A few days ago, I discovered I had at least one, maybe two mathematical bugs. The first bug is in the line clipping algorithm. Here’s a quick reminder of what’s going on there:
There are six points of interest: the four intersection points, and the two endpoints of the line. We sort the six points according to their parameter, and take the two innermost points as the endpoints of the clipped line. To check if the line is outside the box we make sure that the result points’ parameters are between 0 and 1 (which correspond to the original endpoints).
Turns out this is not always true – here’s a counter example:
In the counter example you can see a line, whose endpoints lie between the intersections. The algorithm described above will say this line lies completely inside the box. Clearly this is not true. How do we fix this? Simple actually. We check for each intersection point whether or not it is on the edges of the clipping rectangle. If at most one point is on – our line is outside. I hope this is the end of it. It will require more rigorous testing.

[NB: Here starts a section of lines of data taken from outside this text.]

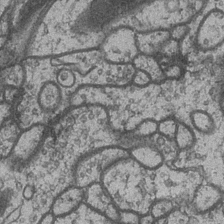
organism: Drosophila
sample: Optic medulla
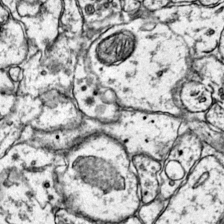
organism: Mouse
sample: Primary visual cortex
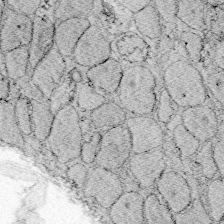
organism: Zebrafish
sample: Whole-Brain
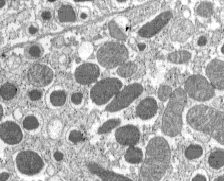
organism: C57BL Mouse
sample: Pancreatic islet
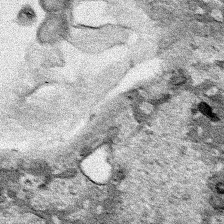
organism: Human
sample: Mitochondria in HCT116 cells
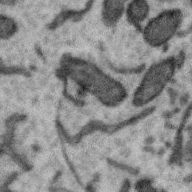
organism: Zebra finch
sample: Brain
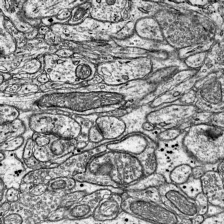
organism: Mouse
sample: Visual Cortex
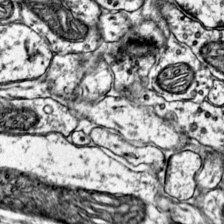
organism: Mouse
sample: Primary visual cortex
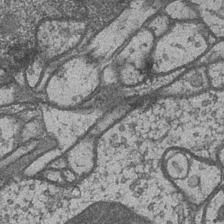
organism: Drosophila
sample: Optic medulla
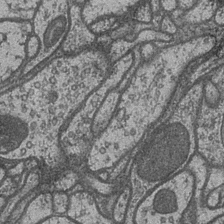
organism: Drosophila
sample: Optic medulla
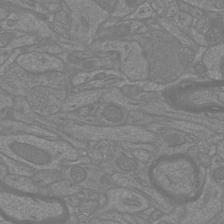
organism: Mouse
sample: Cortical neurons
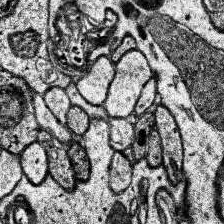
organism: Human
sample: Temporal Lobe
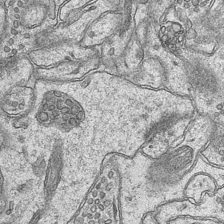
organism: Mouse
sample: CA1 Hippocampus
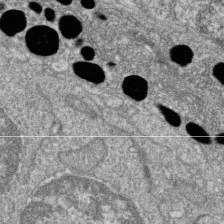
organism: Zebrafish
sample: Cilia; retinal pigment epithelium
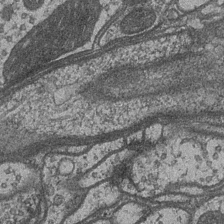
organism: Drosophila
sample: Optic medulla
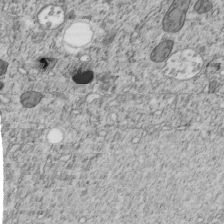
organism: C. elegans
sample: C. elegans embryo early stage
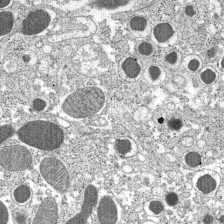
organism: C57BL Mouse
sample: Pancreatic islet
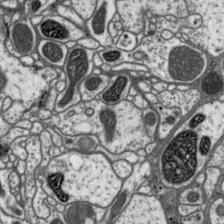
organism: Drosophila
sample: Protocerebral bridge
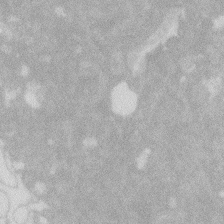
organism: Zebrafish
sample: Macrophage
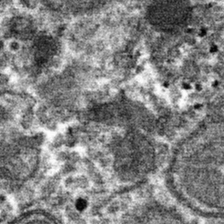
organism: Mouse
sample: Mouse hepatocytes
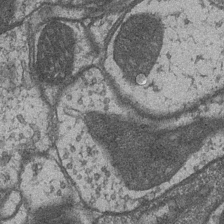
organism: Drosophila
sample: Optic medulla
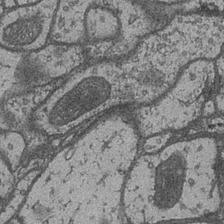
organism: Drosophila
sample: Optic medulla
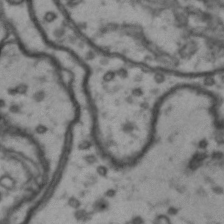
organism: Drosophila
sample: Brain
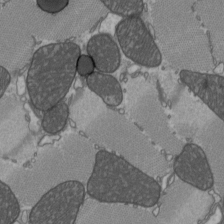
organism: C57BL Mouse
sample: Heart
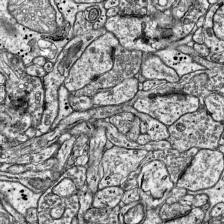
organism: Mouse
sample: Visual Cortex
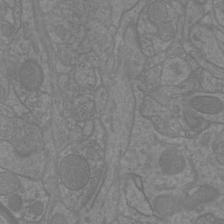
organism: Mouse
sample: Cortical neurons
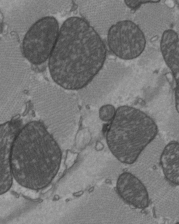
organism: C57BL Mouse
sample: Heart
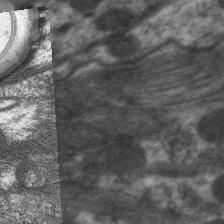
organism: C. elegans
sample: Pharynx
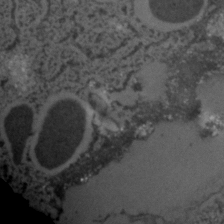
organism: C. elegans
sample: C. elegans embryo
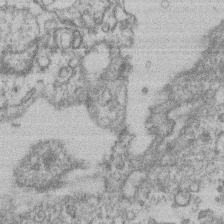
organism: Mouse
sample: T cell stromal cell synapse
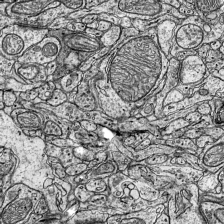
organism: Mouse
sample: Visual Cortex
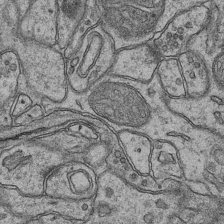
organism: Mouse
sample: CA1 Hippocampus
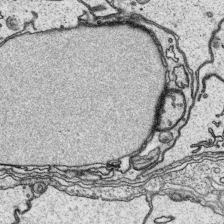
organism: Platynereis dumerilii
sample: Parapodia
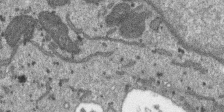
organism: Human
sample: Lung epithelial cells infected with SARS-CoV-2
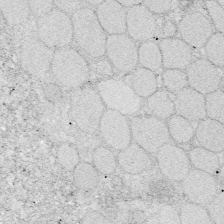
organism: Zebrafish
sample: Whole-Brain
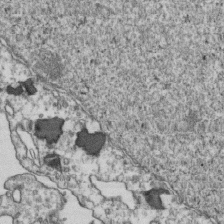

The second bug was in my solution to the random selection challenge. I wasn’t too sure of my solution, but I really liked it, as its code is rather elegant. So when meeting someone I used to work with, I told her about it. After thinking about my solution a bit, she said it is probably wrong, and gave me the reason: While the probability of a point x passing the first stage is indeed (proportional to) p(x), the probability of it passing the second stage is not 1 (or constant). I still need to think about this one, so no easy fix yet. I guess this reopens the challenge, so if anyone feels like writing a good proof or a counter example for my solution, I’d be happy to see it. I’ll be even happier to see a completely different solution.
Actually, I think your solution is correct. Essentially you are sampling a random point from the area under the curve.
More formally, denote your random variable by z. Then, for x to the left of the curve’s symmetry axis, Pr[z <= x] is the integral from P(a) to P(x) of (x – P^{-1}(y)) dy, which if you think about it, is exactly the integral of P(x) over [a,x]. The argument for the other x values is analogous. (All of this assumes that P(x) is itself a proper distribution, otherwise you need to divide by the area under the curve.)
I don’t see why the fact that the probability for passing the 2nd stage isn’t constant is relevant, since these are not independent samples…
Thanks for the proof!
Just the statement “sampling a random point from the area under the curve” is more elegant and understandable than my original proof.